• @tattooedbibliophile

Working with Bitches by Meredith Fuller



Full title: Working with Bitches: Identify the Eight Types of Office Mean Girls and Rise Above Workplace Nastiness


ISBN: 978-0738216584


Publisher/date: Da Capo Lifelong Books (March 26th 2013)


Genre: Women & Business

I was sent this book by a friend on Twitter who saw a post I made about the ladies in my office being, well, kind of mean to me for no reason, and she thought I would be interested in the book. And she was right, I bought it immediately. I'm not big into self help books, but I wanted something to help me win over the two women in my office so we could all get along and work as a team.


So about 1/4 of the way into this book I felt like the author should have made a differentiation between a "bitch" and "bitchy behavior." Because TBH, by this read, everyone I've ever met is a bitch, myself included. Not that I can't be an asshole. It's kind of a job requirement for me. But if you're more comfortable working with men because you've always worked in a male-centric workplace, bitch. Under a high amount of stress to get things done and push employees to pick up the slack? Bitch. Insecure in your new position because you've got impostor syndrome? You bitch.


But here's the thing. I get that you are only in control of your own behavior and no one else's. I get that sometimes no matter what you do, you won't be able to change someone's opinion of you. But a lot of this book was about how to emotionally deal with the stress of having women bully you in the workplace. More on that in a sec. I suppose maybe I was looking for a magical answer, a Dale Carnegie type deal about "how to make women like you." I've never really had that skill, but have always wanted it. I've just always been good at shutting down feelings at work, because that's the best way to deal with men. Women are a different story. And this book really didn't give me any insight on how to win them over.


Because it is possible. I've had lots of women dislike me in a new workplace.
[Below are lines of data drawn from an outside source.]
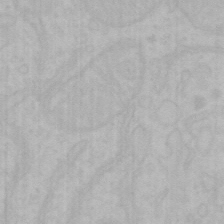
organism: Mouse
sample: Choroid plexus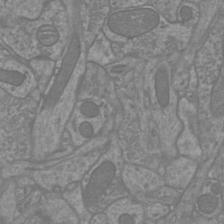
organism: Mouse
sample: Cortical neurons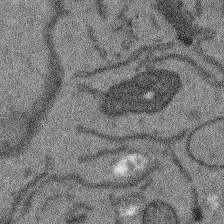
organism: Arabidopsis thaliana
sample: Root tip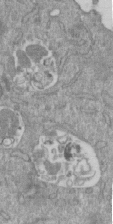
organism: Mouse
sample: ED-1 cell nuclei; centrioles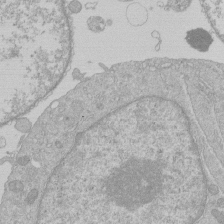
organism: Human
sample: Macrophage cells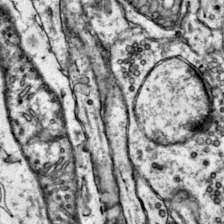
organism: Mouse
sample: Primary visual cortex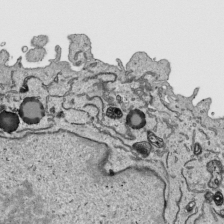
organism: Human
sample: Mitochondria in HCT116 cells

I'm shy around new people, have an unfortunate resting bitch face, and tend to get along with men easier. I also am a manager and often come in with a higher position than women older than me. But over time, they learn that I am not actually a bitch, I treat everyone with kindness and respect, and am really a weird and awkward person who does not threaten them in any way. After they get to know me, I'm generally ok. There are probably very few women out there who want to be labeled as the office bitch, I think it's more that they don't realize what they're doing. Nobody wants to be a bad person. So it is possible to win women over. It just takes time, and I was looking for something quicker.
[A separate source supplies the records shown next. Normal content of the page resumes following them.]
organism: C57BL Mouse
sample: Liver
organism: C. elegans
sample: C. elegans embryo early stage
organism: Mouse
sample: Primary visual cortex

Now let's talk about bullying. In the book, it differentiates bullying and bitchiness. And we all kind of inherently know the difference. Bullying is big and often forceful and loud. Bitchiness is quiet and insidious, "a thousand small cuts" instead of a big noticeable one. Bitchiness is making someone feel unwelcome and small, in tiny ways that feel too petty to complain about. Something that you know if you brought to HR that would reflect more poorly on you than the perpetrators. But the result is the same. So to me, it's still bullying, it's just harder to pinpoint.


This book is about dealing with the bitchiness form of bullying in the workplace by just dealing with it, not trying to change it. Maybe if this book was written like a Dale Carnegie book, "How To Win Women Over And Decrease Office Bitchiness," "The 14 Day Bitchy Cure," or something like that, it would have been more helpful to me, and I think more people would pick it up. Why? If anyone bitchy reads this book, they will immediately put it down, because they will recognize themselves as the enemy, and everyone is the hero of their own story. If it was geared more toward "bitchy behavior in the office and how to not be a part of it," I think it would do more toward curing the epidemic.


Of course it all goes back in the end to raising a generation of kids who recognize bullying and put a stop to it.


3 stars, it was ok, but not life changing.